1. this process did not call "init" before exiting, but others in
the job did. This can cause a job to hang indefinitely while it waits
for all processes to call "init". By rule, if one process calls "init",
then ALL processes must call "init" prior to termination.

2. this process called "init", but exited without calling "finalize".
By rule, all processes that call "init" MUST call "finalize" prior to
exiting or it will be considered an "abnormal termination"

This may have caused other processes in the application to be
terminated by signals sent by mpirun (as reported here).
--------------------------------------------------------------------------
[node21:10707] 7 more processes have sent help message help-mpi-errors.txt / mpi_errors_are_fatal
[node21:10707] Set MCA parameter "orte_base_help_aggregate" to 0 to see all help / error messages


新编译的计算程序siesta,用qsub job提交上去很快结束提示的信息,能否帮忙诊断一下情况。在另外一个集群上编译后直接用mpirun -np 4 siesta可以顺利执行的,不知道为何在新集群用qsub出现这个问题,这个新集群不让进入到子节点,所以必须要解决这个问题才行,多谢了。

不知道是哪里的问题,之前在该环境并行编译的lammps和vasp都使用很顺利,就是siesta用qsub提交作业总是无法正常计算,但是并行编译的siesta在另外环境下的子节点用mpirun -np 4 siesta执行很顺利,纠结了。
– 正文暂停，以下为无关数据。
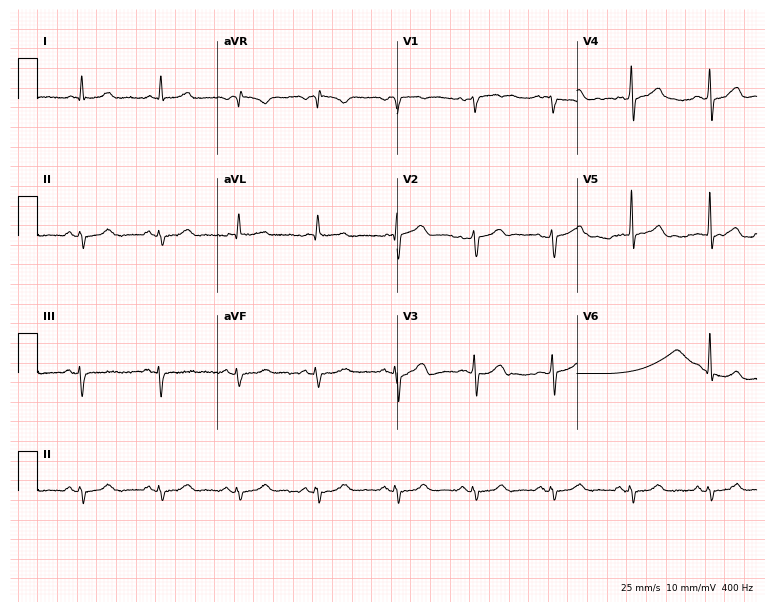
12-lead ECG from a male patient, 54 years old (7.3-second recording at 400 Hz). No first-degree AV block, right bundle branch block, left bundle branch block, sinus bradycardia, atrial fibrillation or sinus tachycardia recorded for this tracing.
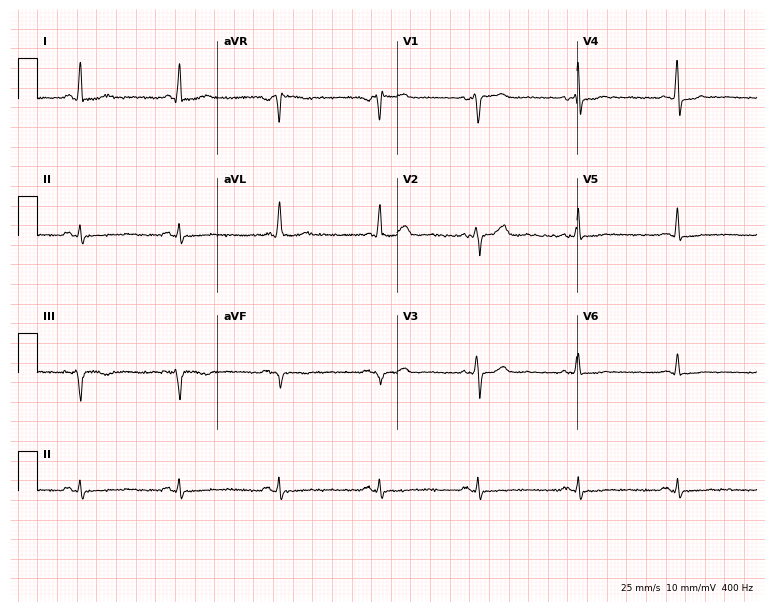
ECG — a female patient, 47 years old. Screened for six findings — first-degree AV block, right bundle branch block, left bundle branch block, sinus bradycardia, atrial fibrillation, sinus tachycardia — none is recorded. Only these six findings were labelled.
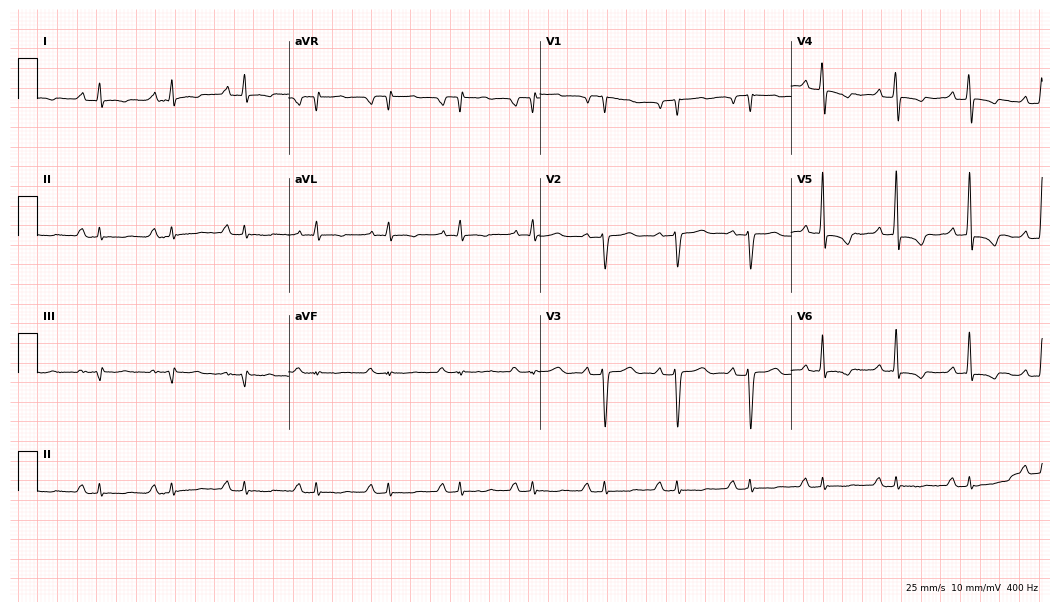
ECG — a male, 61 years old. Screened for six findings — first-degree AV block, right bundle branch block (RBBB), left bundle branch block (LBBB), sinus bradycardia, atrial fibrillation (AF), sinus tachycardia — none is recorded. Other findings, if any, are not listed.
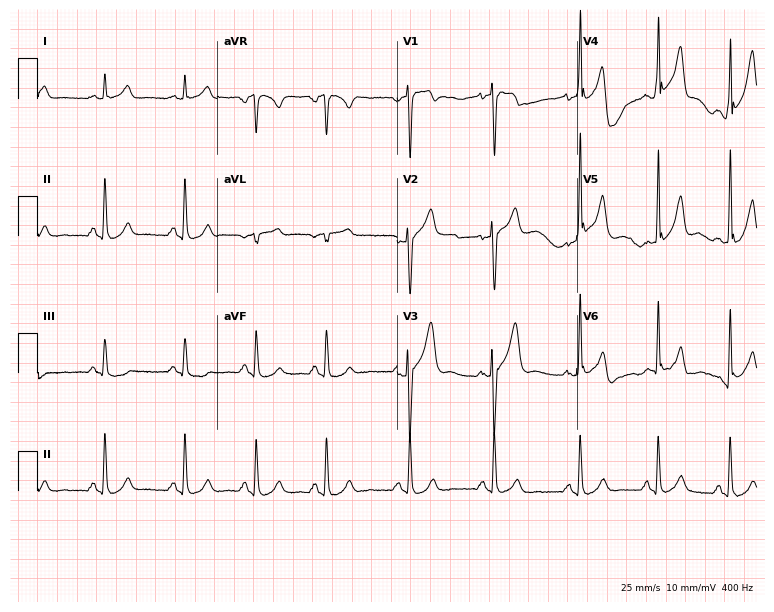
Electrocardiogram, a 27-year-old male patient. Overall reading on record: normal ECG.
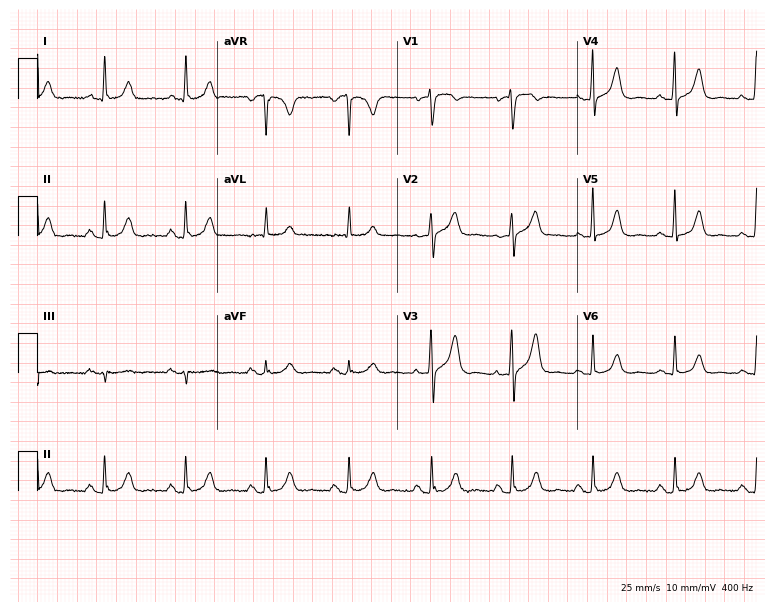
Electrocardiogram (7.3-second recording at 400 Hz), a woman, 76 years old. Overall reading on record: normal ECG.

哦,登录节点上mpirun我试过的,请帮忙看看,感觉被管理员设置了也无法用:
mpirun -np 4 siesta
libibverbs: Warning: RLIMIT_MEMLOCK is 32768 bytes.
    This will severely limit memory registrations.
libibverbs: Warning: RLIMIT_MEMLOCK is 32768 bytes.
    This will severely limit memory registrations.
libibverbs: Warning: RLIMIT_MEMLOCK is 32768 bytes.
    This will severely limit memory registrations.
libibverbs: Warning: RLIMIT_MEMLOCK is 32768 bytes.
    This will severely limit memory registrations.
--------------------------------------------------------------------------
The OpenFabrics (openib) BTL failed to initialize while trying to
allocate some locked memory.  This typically can indicate that the
memlock limits are set too low.  For most HPC installations, the
memlock limits should be set to "unlimited".  The failure occured
here:

  Local host:    manage1
  OMPI source:   btl_openib_component.c:1115
  Function:      ompi_free_list_init_ex_new()
  Device:        mlx4_0
  Memlock limit: 32768

You may need to consult with your system administrator to get this
problem fixed.  This FAQ entry on the Open MPI web site may also be
helpful:

    http://www.open-mpi.org/faq/?category=openfabrics#ib-locked-pages
--------------------------------------------------------------------------
--------------------------------------------------------------------------
WARNING: There was an error initializing an OpenFabrics device.

  Local host:   manage1
  Local device: mlx4_0
--------------------------------------------------------------------------
[manage1:16214] *** An error occurred in MPI_Comm_rank
[manage1:16214] *** on communicator MPI_COMM_WORLD
[manage1:16214] *** MPI_ERR_COMM: invalid communicator
[manage1:16214] *** MPI_ERRORS_ARE_FATAL: your MPI job will now abort
--------------------------------------------------------------------------
mpirun has exited due to process rank 0 with PID 16212 on
node manage1 exiting improperly. There are two reasons this could occur:

1. this process did not call "init" before exiting, but others in
the job did. This can cause a job to hang indefinitely while it waits
for all processes to call "init". By rule, if one process calls "init",
then ALL processes must call "init" prior to termination.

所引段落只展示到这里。